Some of the study’s conclusions:

  • The fears that frivolous claims would overload the system have not materialized.
  • Claimants often reflect a failure of previous competency tests.  In other words, a “back end” attempt to fix a “front end” issue.
  • An empirical study 6 years ago into Scalia’s fears showed that there was no wave of spurious mentally challenged claims (Atkins v.
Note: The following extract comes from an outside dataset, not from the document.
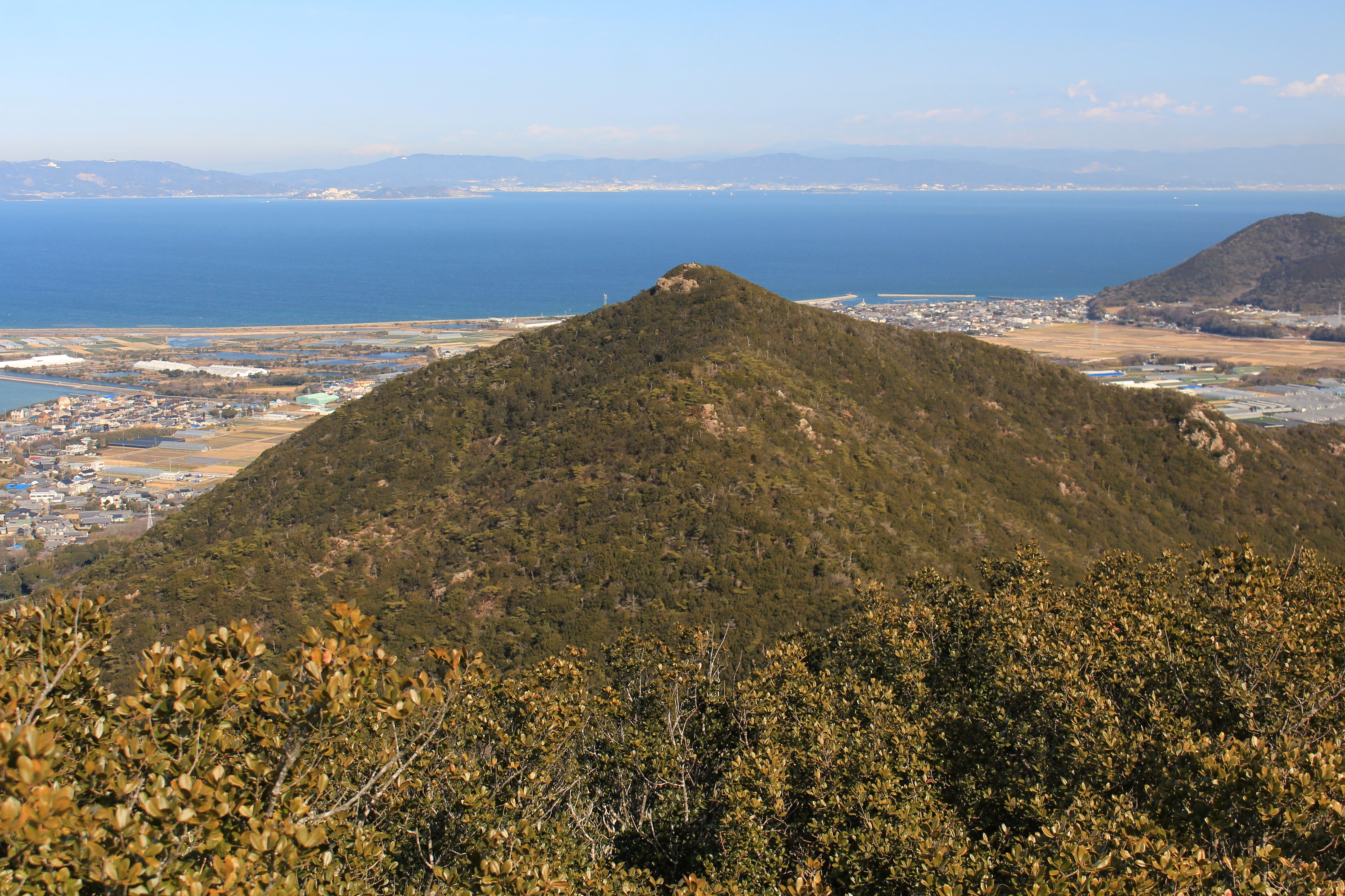 南側から望む雨乞山（愛知県田原市）、遠景は三河湾

Virginia).  Only 7% of death row inmates maintained they could not be executed due to being mentally challenged.  Of those, there was a 40% success rate.
  • 5 – 10% of death row inmates are conservatively estimated to have severe mental illness, total claims are lower than this figure, meaning that less claims are being made than could be made.
  • All relevant measures suggest that fears that floodgates are opening, “sport” litigation is rising, or inmates are attempting to “cheat the executioner” are unfounded.
  • In 54.9% of unsuccessful claims, the prisoner had previously challenged competency and in 11.3% of those cases, the prisoner was found incompetent, but later “became” competent and was executed.
  • The failures of pre-trial competency (or competency to stand trial) assessments could be to blame for the executing of the mentally ill.  The competency to stand trial standard is notoriously easy to pass and is seen as very pro-competency.  The study states, “If the old adage that you can indict a ham sandwich is true (and it is), that same ham sandwich would also almost certainly be found competent to stand trial.”  Improvements in medications may also be to blame, many mentally ill prisoners are treated with therapies and medications, so their symptoms may become “masked”, but not cured.
  • Some successful incompetency claims were cases where the defendant should have been found incompetent to stand trial in the first place.

Many people believe that a death row inmate would have nothing to lose when at their last appeal for a stay (usually an insanity appeal or Ford claim), but the study offered several explanations as to why this would not happen:

  • An inmate does not wish to resist execution.  Some people do “volunteer” for execution and forgo appeals.
  • For a competent prisoner, Ford claims only stay an execution for the duration of the evaluation or incompetency.  The period of time for a “malingerer” would be relatively short.
  • The current competency assessment standards, while vague, are very stringent and hard to satisfy.
  • Defense attorneys are aware of the high standard and are also aware of the hostility toward incompetency claims, so they are less likely to argue incompetency to be executed.

Read the study here:  Killing the Oblivious:  An Empirical Study of Competency to be Executed Litigation by John H. Blume, Sheri Lynn Johnson, and Katherine Ensler.  Blume and Johnson are professors of law and work at the Cornell Law School’s Death Penalty Project.  Ensler is the clerk of the U.S. Court of Appeals for the 10th Circuit Judge Stephanie Seymour.

The study did not answer the question of whether incompetent defendants are being executed or at what rate.